News and Opinion from Sisters, Oregon

The game that no one wins

In the game of basketball there are winners and losers. Lovers of the game hate losing. It’s like a bad taste you can’t get out of your mouth.

Those of us that have grown up in athletics tend to have this winners and losers, Viking or victim mentality. As a former collegiate basketball player, I believed that in order for me to win, someone else has to lose. As it turns out, this is a really unhealthy lens when it comes to interpersonal relations. Over time, my therapist helped me to understand that in the game of life, there do not have to be winners and losers. Moreover, I learned about a game where no one wins called The Drama Triangle.

The Drama Triangle, outlined by psychologist Stephen Karpman M.D. (1961) describes a dysfunctional mode of operation through which the “players” in the game are either Persecutors, Rescuers or Victims. The Persecutor is verbally, emotionally and/or physically aggressive or abusive, the Rescuer is a people-pleaser who fixes and rescues others, and the Victim is powerless and without choices. We play the game unknowingly, assign each other roles, then switch roles.
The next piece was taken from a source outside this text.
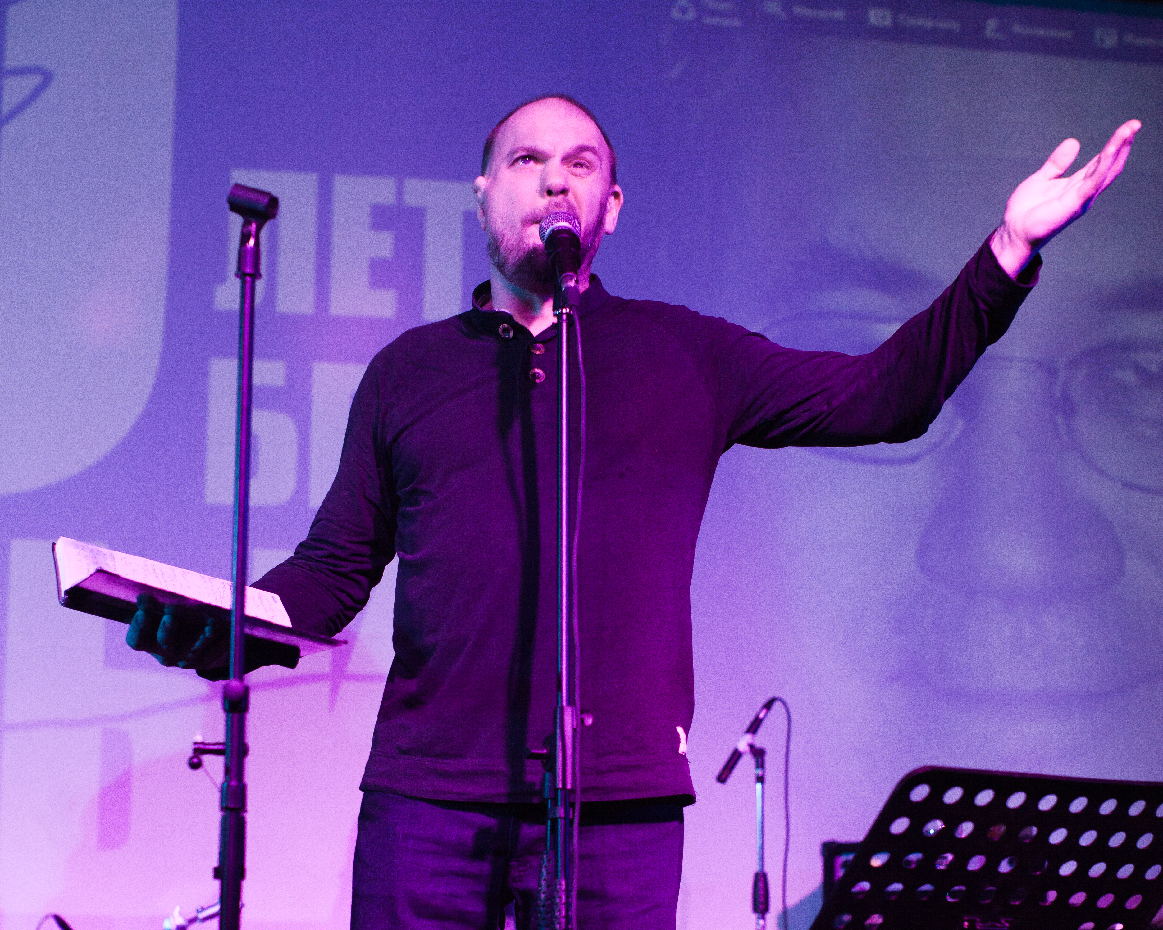 Поэт Андрей Родионов на концерте памяти Ильи Кормильцева

The reality is that no one can win at this game, and the roles change depending on who you talk to. (See Karpman Drama Triangle/)

Over the past year, our community has observed the narrative of the high school girls’ basketball investigations. After three investigations into the same allegations of harassment, intimidation, and bullying on the part of the coaches, three rulings have been issued that did not remove the coaches from their positions.

Parents and coaches all started with a mutual goal of a rewarding and educational basketball experience. Turns out whilst we all set out to play basketball, we were actually playing a different game. Instead of the classic basketball triangle between point-guard, wing, and center, it seems the players of the game became Karpman’s triangle of persecutor, rescuer, and victim.

A recent opinion article in The Nugget stated that “The administration, through their action in keeping the coaches, left the victims with no other choice but to retreat while the coaches remained. The administration claimed they wanted the players back on the court but at the expense of facing their perpetrators, which caused fear and anxiety. The District tried to mitigate this issue by hiring a monitor (rescuer) to keep the coaches in check.” (Emphasis added).

It is ironic that the suit was about harassment, intimidation and bullying, yet after multiple cleared investigations one might wonder if the victim being persecuted, intimidated and bullied is the coach. Perhaps I become a rescuer by defending a friend who patiently teaches our most vulnerable kindergarten students, and volunteers to run free basketball clinics for young hoopsters that have barely learned to lace up their sneakers. We are all susceptible to being caught in this game that no one wins.

To win, Karpman outlines a new strategy. The Persecutor learns to harness their personal power by assertively and responsibly setting firm boundaries. The Rescuer learns to reach out to others with empathy. Finally, the Victim learns vulnerability, owning their choices while being open and trusting with healthy people.

It’s time to call a timeout and analyze our game plan, or at least recognize which game we are playing. Our kids are learning from our behaviors. Our job as parents, educators, and coaches is to model the healthy thinking patterns and humility we hope to one day see them develop.

My heart hurts because we have all lost in this recent scrimmage. In the words of David Brooks (“The Road to Character”), I hope this defeat gives us humility and a greater awareness that we all are both splendidly endowed and deeply flawed.